Due to multiple hardware failures on the second node of a production RAC, high availability of the databases on the RAC is lost, a situation no users of a RAC would like to get in. TMX IT, therefore, called a technician form the hardware vendor in today (Saturday) to replace all the defective parts and then to get the node ready for service.
Once the hardware fixed and server rebooted, the on-call DBA (guess who that was… me this time) was contacted to shutdown all the Oracle RAC resource first and then to bring them all back so that the databases would be set to a “cleaning” state, followed by some routine health check before turning the RAC to the applications which use the databases on the RAC as their backbends.
2. The symptoms
Error popped up when I was trying to bring up the nodeapps on the second node, after “successfully” shutdown all the resources:
$srvctl stop database -d edb
$srvctl stop database -d vdb
$srvctl stop asm -n node1
$srvctl stop asm -n node2
$srvctl stop nodeapps -n node1
$srvctl stop nodeapps -n node2.
At this point of time, each and everytime in the past, the RAC is entirely down and I can start to bring it back. And because of this, I skipped ove the step to verify if all the resources are actually “down’, rather I moved directly to the next step to bring the RAC back up.

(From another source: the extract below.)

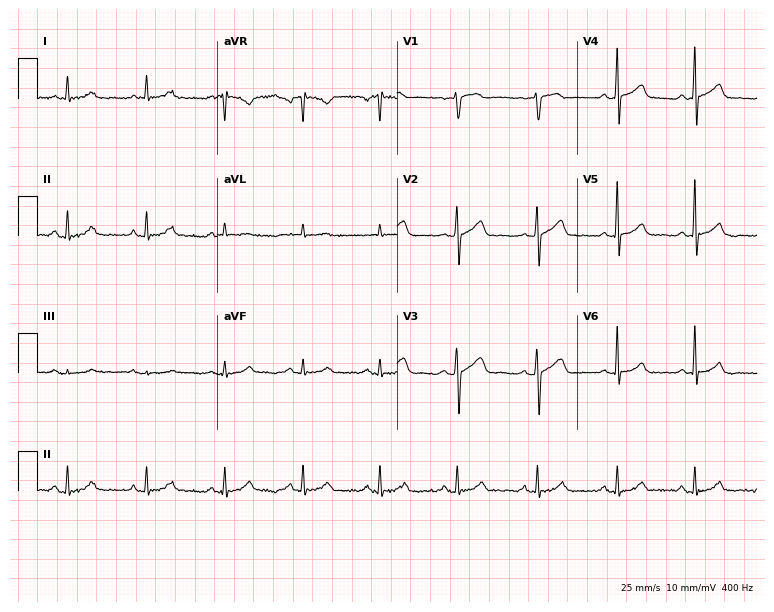
ECG (7.3-second recording at 400 Hz) — a 59-year-old man. Screened for six findings — first-degree AV block, right bundle branch block (RBBB), left bundle branch block (LBBB), sinus bradycardia, atrial fibrillation (AF), sinus tachycardia — none is recorded. Only these six findings were labelled.
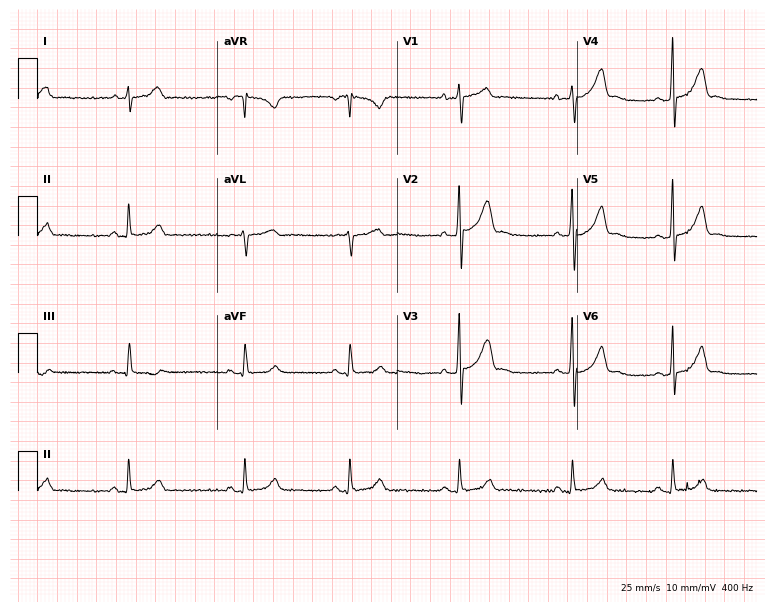
ECG — a male patient, 19 years old. Screened for six findings — first-degree AV block, right bundle branch block (RBBB), left bundle branch block (LBBB), sinus bradycardia, atrial fibrillation (AF), sinus tachycardia — none is recorded. Findings outside these six are not listed.

$srvctl start nodeapss -n node1 — worked)
$srvctl start nodeapps -n node2
Crs error the listener …. Got misdisplacement, which shocked me!
3. Check through for the cause
As the error is related to the public listener, the listener was checked up first to make sure it wasup and running:
$ps –ef |grep LISTENER — both local and management listeners are running
Tried to shut them down and then bring them up, the issue persisted.
Then the second to check was the RAC status: if all the resources were in the right status: OFFLINE.
HA Resource Target State
———– —— —–
ora.etcash.eint2.eint2.srv ONLINE OFFLINE on node2
ora.node2.ASM2.asm ONLINE OFFLINE on node2
ora.vdb.vint2.cs ONLINE OFFLINE on node2
Surprisingly 3 resources (the highlighted) all on node2 wer actually Targeted as ONLINE, even though they had been shut down!
What was then wrong with node2? Was the CRS running ringht?
$ps –ef|grep crs
$ps –ef|grep d.bin
$ ps -ef|grep d.bin
Instead of the 2 root processes and two oracle processes, only one root process was found running on node2. The root cause of the issue is: the crs not working properly!
To ensure the RAC starts at a clean state, instead of stopping and starting again the crs (run as root: /etc/init.d/init.crs stop and then /etc/init.d/init.crs start), the Linux Admin was paged to reboot the server and then to execute as root the command:
That was where the business started to back on track again.
Once crs started properly by checking the number of processes running, the crs_stat –t command reported again the databases were up and running on node2. The procedure resumed as:
– shutdown all resources
– verify all resources really are down
– start all the resources
– using crs_stat –t to verify all resources are up and running on the right nodes
– emagent started
A routine verification procedure showed veerything in good shape and the RAC comes back in full service again!